2 · Fail-open by design
Anything uncertain — unparseable command, missing file, tool error — resolves to allow. In the hooks' own words: "a guard that blocks legitimate solo work gets ripped out; this one only blocks when it is certain."
3 · Deny once, allow the retry
The denial is friction for the reflexive action, not a wall. If the agent re-runs the exact call, it passes — because sometimes full resolution really is needed.
4 · The message teaches
A good denial contains the fix: the downscaled copy already written, the exact worktree command to run. The agent's next action is in the error text.
And fifth: an escape hatch, always — one touch .guard-off away. A guard you can't turn off is a guard you'll delete.
09 HONEST LIMITS
Fail-open is an admission
Choosing to allow on uncertainty means real violations pass when the guard can't be sure. That's the price of keeping the guard installed at all — a strict guard protects nothing after it's deleted.

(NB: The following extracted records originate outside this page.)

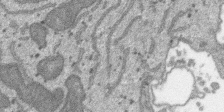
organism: Human
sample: Lung epithelial cells infected with SARS-CoV-2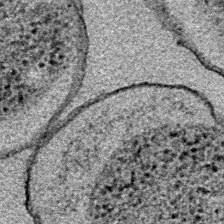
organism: E. coli
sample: E. Coli Bacteria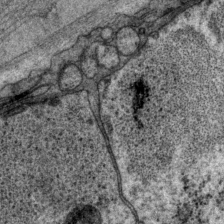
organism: P. pacificus
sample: Pharynx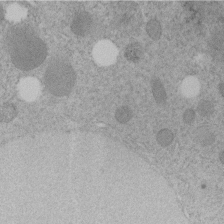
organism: C. elegans
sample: C. elegans embryo early stage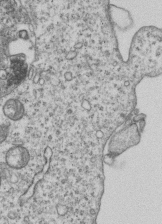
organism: Human
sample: MDA-MB-231 cells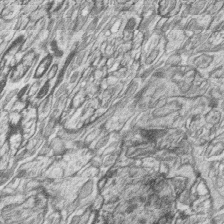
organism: Zebrafish
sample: synaptic ribbons in rod cells and cone cells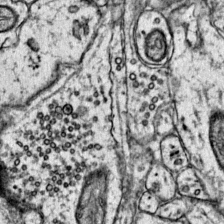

Guards see tools, not intent
In demo 01's session, a wildcard delete during cleanup destroyed a file no safety net covered — the command was legitimate, the target selection was the error. No tool-boundary guard catches a correctly-formed mistake.
Portability is real work
The image guard shells out to a macOS-native tool; on other platforms that branch simply fails open. Owning small sharp tools means owning their edges — same trade as demo 02.
10 YOUR VERSION OF THIS
If you never touch code
Notice what you keep telling your AI twice. Anything you've corrected three times is not a conversation — it's a missing rule. Write it down where the agent reads it every session.
If you're technical
Audit before you build: count the waste in your own session logs first. Then climb the ladder — wrapper, then hook, then CI gate — and stop at the lowest level that holds.
If you build systems
Design denials as teaching moments: fail open on uncertainty, allow the retry, put the fix in the message, ship an escape hatch. Guards earn permanence by never blocking legitimate work.